I have 3 Roku tvs that can’t/don’t receive MeTv.. 2 of the 3 have their own antenna the 3rd shares an antenna with my bedroom pioneer fire tv which I can receive MeTv on when I search and scan. My kitchen tv is an lg has its own antenna and also gets MeTv. I started a tech chat with Roku it was the worst customer support ever kept blaming my “tv service provider and stating my antenna apparently doesn’t support that channel” lol
What’s some of you techy individuals thoughts on this? I’m pretty savvy but this has be stumped.
Ps this started a little over a month ago the Roku tvs at one time did get MeTV.

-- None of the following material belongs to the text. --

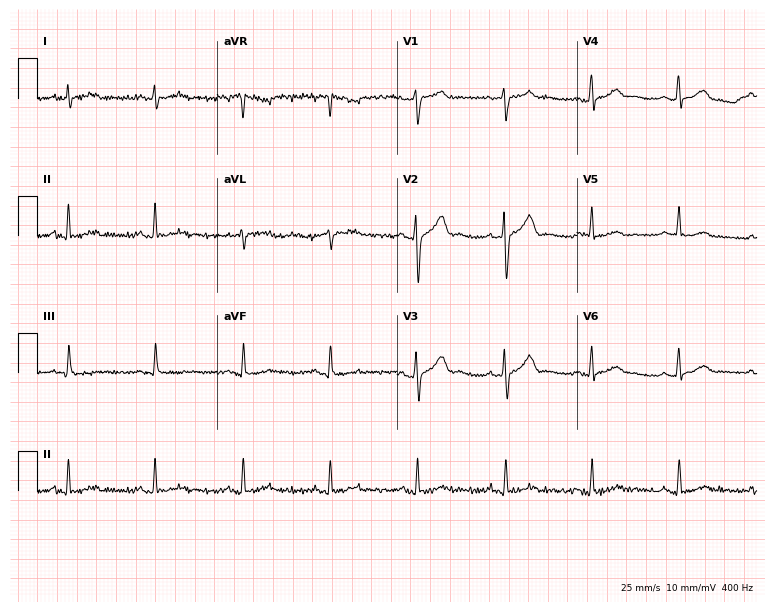
12-lead ECG from a man, 55 years old. Screened for six findings — first-degree AV block, right bundle branch block, left bundle branch block, sinus bradycardia, atrial fibrillation, sinus tachycardia — none is recorded. Only these six findings were labelled.

The statement "my antenna apparently doesn’t support that channel" may not be wrong. I depends on what channel MeTV is broadcast on, more specifically, what band the transmitter is using, VHF or UHF.
Most of the "digital" TV antennas currently available do not receive VHF frequencies. Physical channels 2-13 are VHF, 14-36 are UHF. Don't be fooled into believing that the channel you are watching (if it is within the 2-13 channel range) is a VHF channel because the OTA ATSC 1.0 system utilizes "virtual" channels, for example, let's say that you are watching channel 7, it is possible that this channel may actually be broadcasting in the UHF frequency band and is using a "virtual" channel 7. In Austin, channel 7 is
actually using the VHF channel 7 frequency so it is very difficult to receive this channel on a typical UHF only antenna unless you are very close to the transmission tower.
I know that this is confusing, and to add to the confusion, VHF antennas come in two different flavors, lowband VHF and highband VHF, some antennas (mostly large outdoor antennas) can receive both, and a few antennas (again, mostly large outdoor antennas) can receive all three (VHF low, VHF high, and UHF). Lowband VHF (channels 2-6) is the most difficult to receive because the antenna is necessarily large to pickup the much longer wavelengths. This is why there are some TV antennas advertising that they receive UHF and VHF high.